Travis Knight Takes Flight with ‘Bumblebee’ — Part 2
In the second part of AWN’s two-part interview, the director of Paramount’s new ‘Transformers’ sci-fi action adventure discusses the magic behind a compelling and emotional digital character performance.
Click here to read “Travis Knight Takes Flight with ‘Bumblebee’ — Part 1.”
With critics sarcastically, but sincerely noting that Paramount’s latest entry in their Transformersfranchise, Bumblebee, has an actual story with robots that feel like real characters, it’s understandable that director Travis Knight would express satisfaction and pride when talking about his film. After all, discussions regarding previous Transformer efforts don’t normally arouse passionate discourse on topics such as story cohesiveness or thespian excellence.
Bumblebee, however, in Knight’s capable hands, deftly engages audiences with not just a stellar and engaging performance by Hailee Steinfeld as the film’s protagonist, Charlie, but an emotionally compelling and believable performance by a completely digital robot. Suddenly, there’s a Transformers film where mere mention of acting or story no longer elicits exaggerated eyerolls.
In the second part of Germany-based journalist Johannes Wolters’s two-part interview, Knight discusses how he approached both the design and animation of Bumblebee, how Steinfeld’s performance was crucial not just for the film’s success but for providing animators cues on how to bring emotion to her digital companion, and how he used both music and stereoscopic 3D to help propel the story.
Johannes Wolters: What type of guidance did you give to evoke such an emotional performance with Bumblebee?
Travis Knight: As animators, we give life to something that has no life, that is just an idea!
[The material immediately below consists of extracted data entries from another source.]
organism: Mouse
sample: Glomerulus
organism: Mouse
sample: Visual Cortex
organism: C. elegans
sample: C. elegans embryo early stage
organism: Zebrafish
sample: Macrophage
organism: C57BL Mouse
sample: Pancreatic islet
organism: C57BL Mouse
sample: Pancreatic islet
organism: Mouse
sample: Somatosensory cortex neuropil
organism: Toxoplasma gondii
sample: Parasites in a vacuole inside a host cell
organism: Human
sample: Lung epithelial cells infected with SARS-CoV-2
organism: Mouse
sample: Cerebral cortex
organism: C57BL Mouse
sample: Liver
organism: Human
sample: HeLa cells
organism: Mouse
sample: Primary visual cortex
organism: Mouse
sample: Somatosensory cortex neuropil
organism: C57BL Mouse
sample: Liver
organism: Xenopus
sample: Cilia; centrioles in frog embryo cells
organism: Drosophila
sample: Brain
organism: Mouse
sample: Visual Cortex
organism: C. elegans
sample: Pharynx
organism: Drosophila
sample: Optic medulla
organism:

It’s the same whether you use drawings, puppets or CG models in a computer. We bring life to inanimate objects. And this means drawing from your own experiences, observations, thoughts and ideas as well as those of others to really make a believable character. I’d talk to the animators about clarity…“This is what Bumblebee is feeling in this moment! This is what he’s thinking in this moment!” Then, I’d let them work out the physicality…“You guys figure out how to bring that to life.” But when that didn’t go right, I’d say, “No, this is what I want!” Then I’d get up and act it out, looking like an idiot and feeling like a complete buffoon.
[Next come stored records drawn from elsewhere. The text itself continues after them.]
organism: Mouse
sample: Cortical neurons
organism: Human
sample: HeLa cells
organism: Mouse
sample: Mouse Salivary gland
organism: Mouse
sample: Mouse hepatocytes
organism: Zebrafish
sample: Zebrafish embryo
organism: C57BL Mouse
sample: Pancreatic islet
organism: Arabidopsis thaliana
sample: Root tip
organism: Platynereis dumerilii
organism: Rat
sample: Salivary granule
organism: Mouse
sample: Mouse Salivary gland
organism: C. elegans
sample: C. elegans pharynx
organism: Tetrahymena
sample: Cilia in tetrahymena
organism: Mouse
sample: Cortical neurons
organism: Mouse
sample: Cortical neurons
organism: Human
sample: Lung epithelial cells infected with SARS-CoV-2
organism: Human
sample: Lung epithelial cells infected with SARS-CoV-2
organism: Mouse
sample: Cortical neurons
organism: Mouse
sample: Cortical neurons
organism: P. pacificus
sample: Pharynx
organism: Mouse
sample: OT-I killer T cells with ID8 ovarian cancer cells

For me, Bumblebee and all the other robots, they’re not awesome special effects, they’re characters. The animators were the actors — you have to look through that prism otherwise you’re just going to get glossy spectacle, not an emotional performance. One of the things I am most proud of with this film is that Bumblebee is as much an actor as Hailee Steinfeld. They have a beautiful relationship. You believe he exists.
JW: And you had so little to work with…eyes and eyebrows…
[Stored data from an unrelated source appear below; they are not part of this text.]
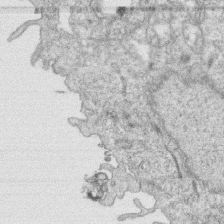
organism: Human
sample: HeLa cell HIV synapse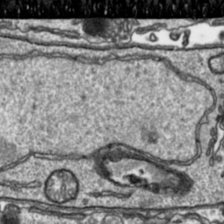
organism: Toxoplasma gondii
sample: Parasites in a vacuole inside a host cell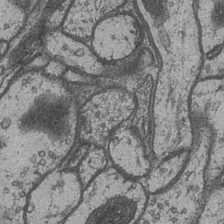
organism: Drosophila
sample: Optic medulla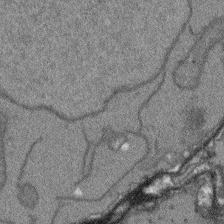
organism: Arabidopsis thaliana
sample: Root tip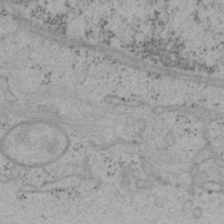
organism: Human
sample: HeLa cells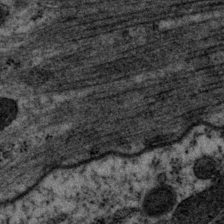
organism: P. pacificus
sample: Pharynx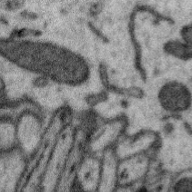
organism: Zebra finch
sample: Brain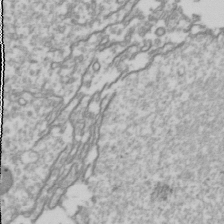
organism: Drosophila
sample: Cell division; meiosis; drosophila spermatocytes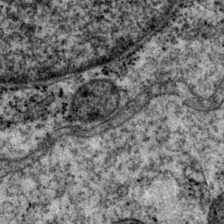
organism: P. pacificus
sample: Pharynx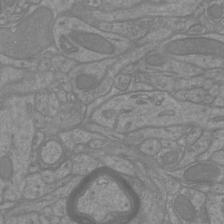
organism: Mouse
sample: Cortical neurons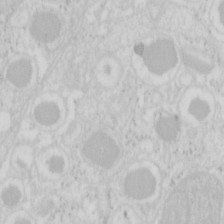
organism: Mouse
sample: Pancreas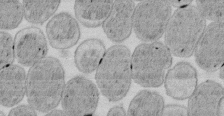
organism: E. coli
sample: Bacterial nucleoid

TK: It’s interesting you mention that. Early on in the character design process, I talked with the designers about what kind of performance I wanted from Bumblebee. Their instincts were to add more details to the head, moving parts, different things that could move around. I looked at their first pass and said, “No, this is going in the wrong direction. You have to simplify. It’s not about adding details, but making the existing details mean something. Strip it down and clean it up, so the details that are there will be more powerful!” So, it really came down to a couple of brows, eyelids, and a little bit of muscle action. That was it. And making his antennas move. The expression is mostly in the eyes, which is where everyone is looking anyway. Studies have been done that show people focus right in on the eyes. So, we enlarged Bumblebee’s eyes, made his pupils bigger and more expressive. That’s the most expressive part of his body. And then you get his body language. But it really was about stripping down and simplifying the design. Making it clean, so the audience knew where to look.
JW: How challenging was the transition for you from animator and animation director to live-action director?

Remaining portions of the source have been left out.